TASK DESCRIPTION:
The part below that opens with the line containing "organism: Toxoplasma gondii" and closes with the line containing "sample: Somatosensory cortex neuropil" should be copied exactly, minus any pictures.

DATASET EXTRACT:
= Beginning of Section =

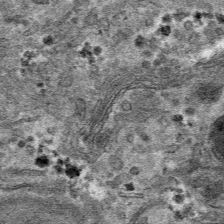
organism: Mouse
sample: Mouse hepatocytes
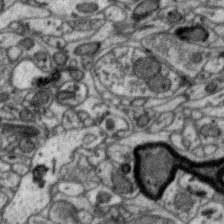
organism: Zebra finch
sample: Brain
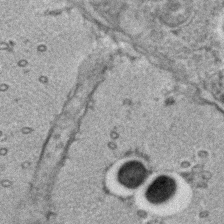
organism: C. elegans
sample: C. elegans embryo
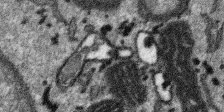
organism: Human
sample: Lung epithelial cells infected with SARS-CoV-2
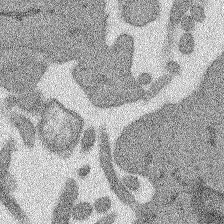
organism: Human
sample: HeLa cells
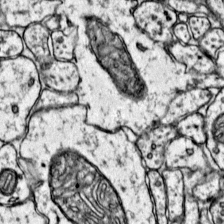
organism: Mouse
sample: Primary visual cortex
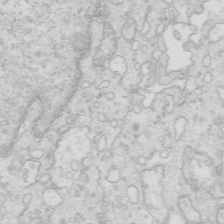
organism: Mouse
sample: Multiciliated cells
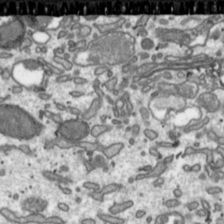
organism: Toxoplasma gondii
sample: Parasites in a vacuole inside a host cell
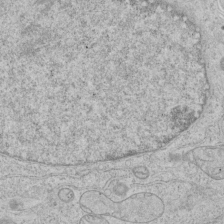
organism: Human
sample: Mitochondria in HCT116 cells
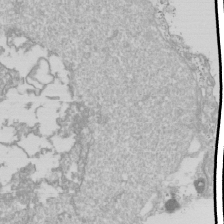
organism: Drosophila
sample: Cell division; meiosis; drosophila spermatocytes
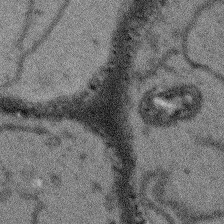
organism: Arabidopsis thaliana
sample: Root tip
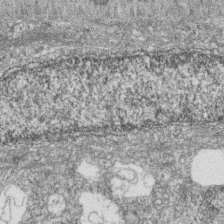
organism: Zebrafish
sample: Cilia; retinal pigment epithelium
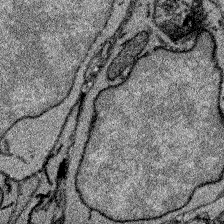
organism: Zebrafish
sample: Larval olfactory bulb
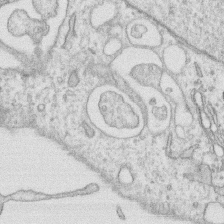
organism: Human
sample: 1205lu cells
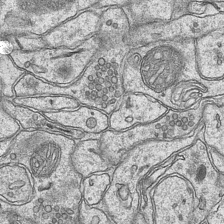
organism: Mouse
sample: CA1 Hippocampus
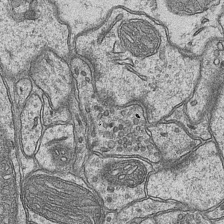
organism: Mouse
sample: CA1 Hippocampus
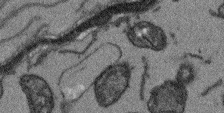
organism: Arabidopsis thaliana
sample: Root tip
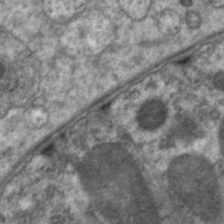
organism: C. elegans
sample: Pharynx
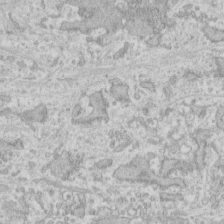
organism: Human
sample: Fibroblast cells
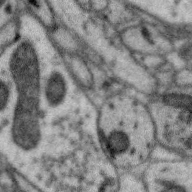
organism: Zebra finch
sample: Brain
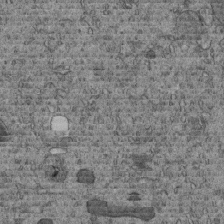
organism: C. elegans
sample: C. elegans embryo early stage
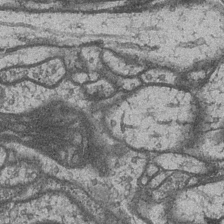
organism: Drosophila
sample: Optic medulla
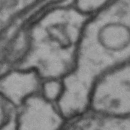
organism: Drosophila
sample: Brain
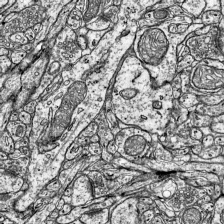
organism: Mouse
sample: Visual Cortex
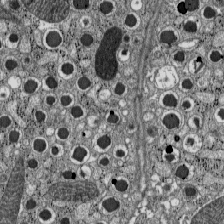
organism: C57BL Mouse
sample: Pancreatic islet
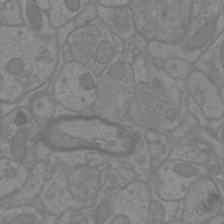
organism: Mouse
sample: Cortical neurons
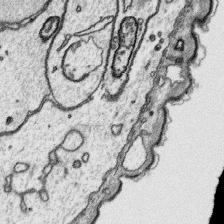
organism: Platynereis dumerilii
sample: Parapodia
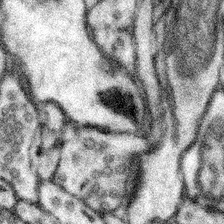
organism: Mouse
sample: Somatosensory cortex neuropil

= End of Section =
= Beginning of Section =

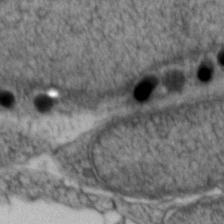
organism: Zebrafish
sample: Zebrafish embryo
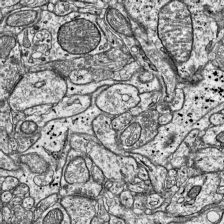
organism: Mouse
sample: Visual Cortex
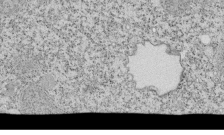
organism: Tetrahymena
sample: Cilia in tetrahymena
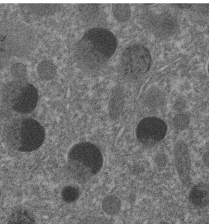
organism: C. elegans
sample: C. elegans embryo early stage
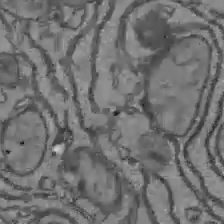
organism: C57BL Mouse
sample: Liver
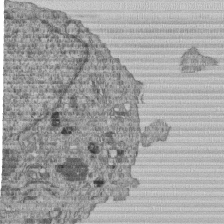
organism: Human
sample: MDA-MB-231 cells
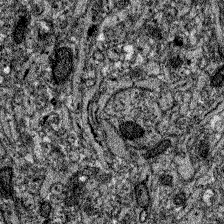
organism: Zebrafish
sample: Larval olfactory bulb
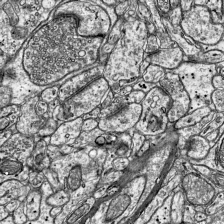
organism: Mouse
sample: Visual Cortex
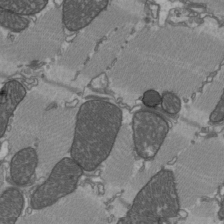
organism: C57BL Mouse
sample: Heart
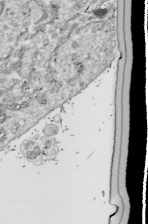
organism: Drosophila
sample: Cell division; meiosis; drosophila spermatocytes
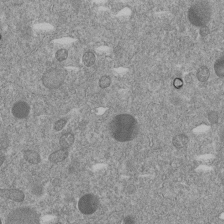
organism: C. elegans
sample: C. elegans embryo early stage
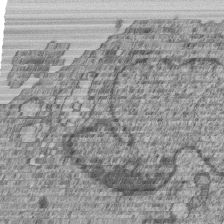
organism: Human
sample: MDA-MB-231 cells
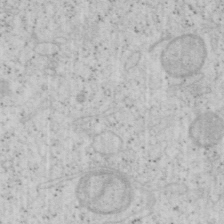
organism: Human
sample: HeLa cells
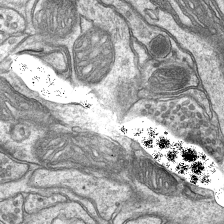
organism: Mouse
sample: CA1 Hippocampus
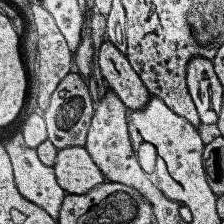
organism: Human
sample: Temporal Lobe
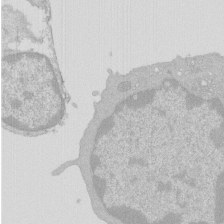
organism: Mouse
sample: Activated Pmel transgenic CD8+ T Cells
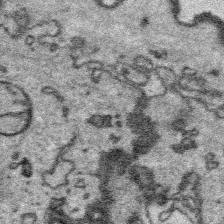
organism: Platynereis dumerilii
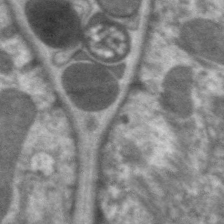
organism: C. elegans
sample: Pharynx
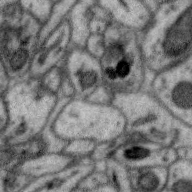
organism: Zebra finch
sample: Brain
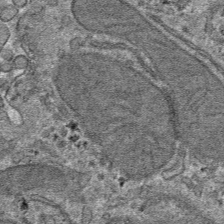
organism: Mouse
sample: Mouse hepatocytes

= End of Section =

RESPONSE TO THIS TASK:
organism: Toxoplasma gondii
sample: Parasites in a vacuole inside a host cell
organism: Human
sample: Mitochondria in HCT116 cells
organism: Drosophila
sample: Cell division; meiosis; drosophila spermatocytes
organism: Arabidopsis thaliana
sample: Root tip
organism: Zebrafish
sample: Cilia; retinal pigment epithelium
organism: Zebrafish
sample: Larval olfactory bulb
organism: Human
sample: 1205lu cells
organism: Mouse
sample: CA1 Hippocampus
organism: Mouse
sample: CA1 Hippocampus
organism: Arabidopsis thaliana
sample: Root tip
organism: C. elegans
sample: Pharynx
organism: Human
sample: Fibroblast cells
organism: Zebra finch
sample: Brain
organism: C. elegans
sample: C. elegans embryo early stage
organism: Drosophila
sample: Optic medulla
organism: Drosophila
sample: Brain
organism: Mouse
sample: Visual Cortex
organism: C57BL Mouse
sample: Pancreatic islet
organism: Mouse
sample: Cortical neurons
organism: Platynereis dumerilii
sample: Parapodia
organism: Mouse
sample: Somatosensory cortex neuropil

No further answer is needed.